It can be hit and miss booking a self catering cottage online - you might end up next to a busy road that has been carefully omitted from a photo, or have to endure the kind of decor that even your granny would disdain. Tethera cottage is definitely a hit - it's beautifully decorated and so tranquil that all I can hear is nesting swallows, clucking chickens and Fitz blethering on. The cottage is also well equipped (dishwasher, dvd, Sky TV and even digital radio so I can listen to my beloved 6music) though amazingly the weather has been so warm and sunny that there is little call for indoor entertainment. Pop go my plans for another trip to the Lakeland Pencil Museum.

There was a warm welcome at Tethera cottage - not only were we provided with basics like tea, coffee, milk, bread and butter, there was the unexpected gift of homemade banana loaf. I was thrilled.
So far we have made friends with Pumpkin, the neighbour's dog, who is extremely good at chasing sticks and was not caught out for a second by Fitz's trick throws.
Yesterday we sunbathed on the shore of Lake Coniston across from the island that inspired Swallows and Amazons. Sadly I forgot to take my camera, so there is no photo of the clear  waters or of Fitz's bright blue swimming shorts. Having worked up an appetite by lying about, we went into Coniston for a sausage sandwich in a cafe. It was there that I had this conversation with Fitz:

- "Did you see at the counter what kind of cakes there are?" (I was pretty sure I'd spied some chocolate tiffin).
- "No".
- "For you, Fitz, cake is just something that other people eat, isn't it?"
- "Yes. They just sit there taking up space".

Heartbreaking. Still, it leaves more homemade banana loaf for me.






Wedding cake

My family has been in a state of high excitement as we've celebrated the first family wedding in ten years. My sister Lucy became Mrs Mark Wright at the weekend and we are all delighted.

I set about making the cake several weeks ago, baking a 12 inch fruit cake that would have time to mature. I forgot to make a wish when I mixed it, unless you count "I hope I get a slice". I was more careful with the next two tiers - chocolate orange, then lemon - and took requests. Lucy suggested a win on the lottery, my mum hoped for a baby girl, and I plumped for health, happiness, holidays and a kitten.

Lucy had asked for a plain white iced cake with pink ribbon and wedding toppers of her, Mark and baby Alex. This sounds simple but plain is hard to do - there are no flowers or decoration to patch up uneven covering. 
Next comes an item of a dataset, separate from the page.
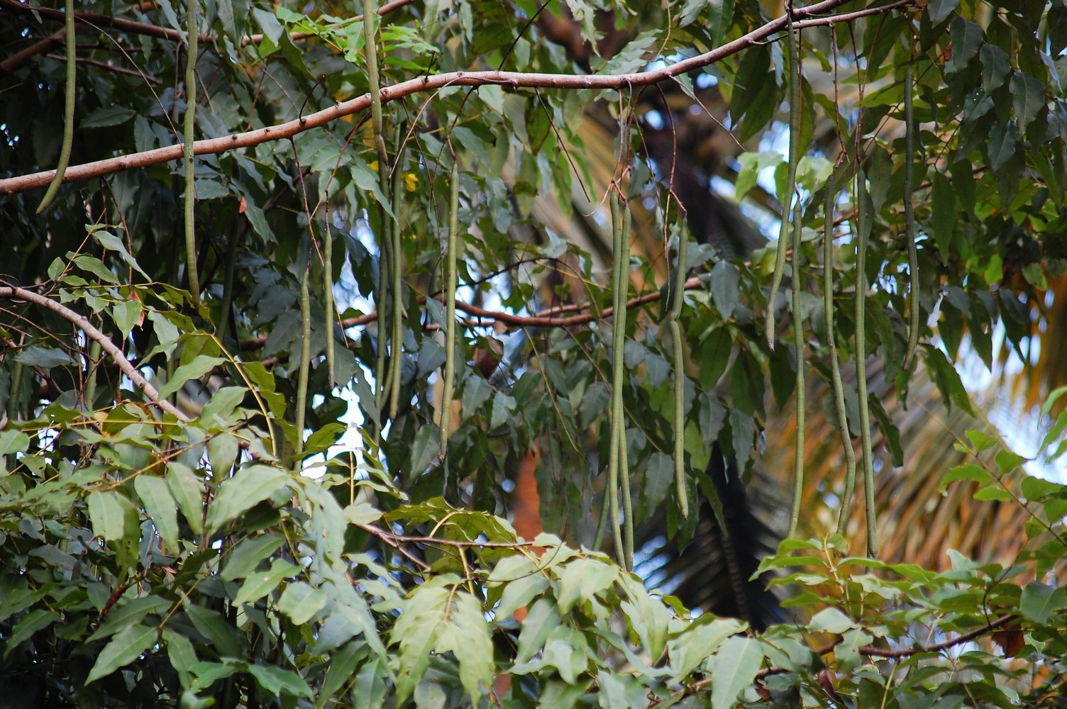 കണിക്കൊന്ന-കായ്കൾ

I made the wedding toppers referring to the notes I'd made at Cakes4Fun when Pen taught us modelling, chuckling at the instruction "make groom's trousers HIGH for support. Think Simon Cowell". I attached Alex to Mark's lap by sliding a piece of spaghetti into his stomach, completing hiding the waistcoat I'd carefully embossed and shimmered. The naked lump behind him is the bride's torso waiting for its dress. When I attached the toppers to the cake on the wedding day and turned the bride upside down to apply glue, she had a shamefully bare flesh-coloured bottom. I felt that I should have made some bridal pantaloons.
While I'm on the subject of flesh: when I was seven, I had a set of crayons with names like 'poppy red' and 'ocean blue'. Even in the late 70s, it was becoming unfashionable to describe the beige-y pink as 'flesh' and it was renamed 'salmon pink' as the crayon world woke up to the fact that beige-y pink is not the flesh tone for everyone. Yet in the 21st century world of modelling paste, I'm surprised to find this colour is still referred to as 'flesh'. Perhaps because it's the base for other skin tones too, or perhaps they're just a big bunch of racialists.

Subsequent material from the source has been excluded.